Cutis marmorata telangiectatica congenita is a rare vascular condition characterized by persistent skin discoloration and dilated blood vessels. It is estimated to affect approximately 1 in 2,500 to 3,000 live births worldwide. The prevalence may vary across different populations and regions. This congenital condition is more commonly observed in females and often appears at birth or shortly after. Cutis marmorata telangiectatica congenita can occur as an isolated finding or be associated with other abnormalities. Early diagnosis and appropriate management are crucial for individuals affected by this condition.

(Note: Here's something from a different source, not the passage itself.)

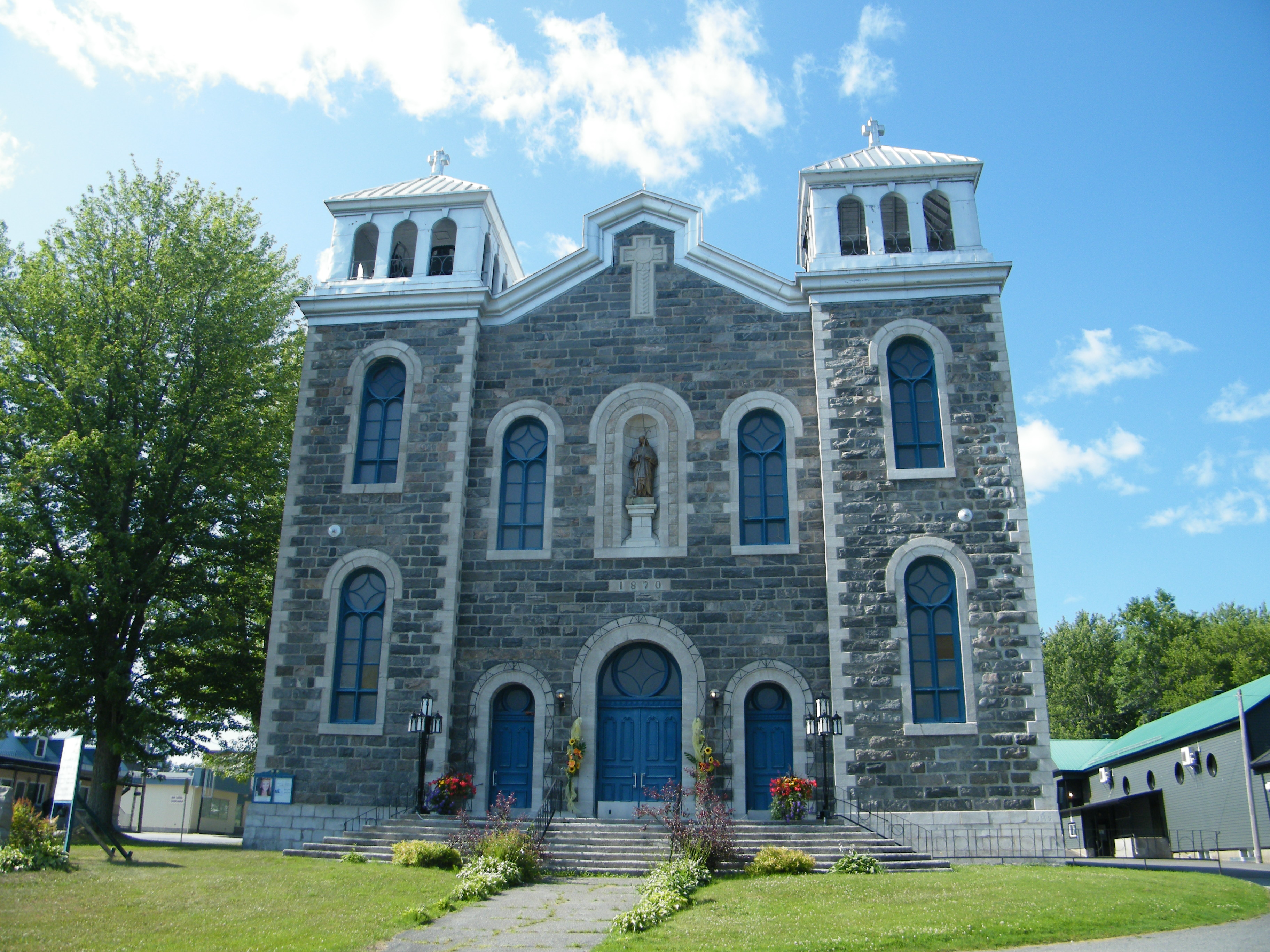 Église Sainte-Geneviève, située à Sainte-Geneviève-de-Batiscan dans la MRC des Chenaux, en Mauricie, au Québec. L'extérieur date de 1870. L'église avait été complètement détruite par un incendie, ne laissant que les quatre murs. L'église a été reconstruite à l'intérieur de ces murs en 1933, d'où les deux catégories plus bas : Église construite en 1870, et Église construite en 1933.

Cutis marmorata telangiectatica congenita (CMTC) is a rare vascular disorder characterized by localized or generalized persistent cutis marmorata, which refers to a mottled or marbled appearance of the skin due to dilated blood vessels. The exact prevalence of CMTC is not well-established, as it is a relatively uncommon condition. However, it is estimated to occur in approximately 1 in 2,500 to 1 in 50,000 live births.
CMTC is typically present at birth or appears within the first few weeks of life. It can affect both males and females, and there is no known ethnic or geographic predilection. The condition may vary in severity, with some individuals experiencing mild symptoms while others have more extensive involvement.
While the exact cause of CMTC is unknown, it is believed to result from abnormalities in the development of blood vessels during fetal development. The condition is usually sporadic, meaning it occurs randomly without a family history. However, in rare cases, CMTC may be inherited in an autosomal dominant or recessive manner.
Early recognition and appropriate management of CMTC are crucial to address potential complications and provide supportive care. The treatment primarily focuses on symptom management and may involve measures such as protecting the skin from temperature extremes and providing regular follow-up with healthcare professionals.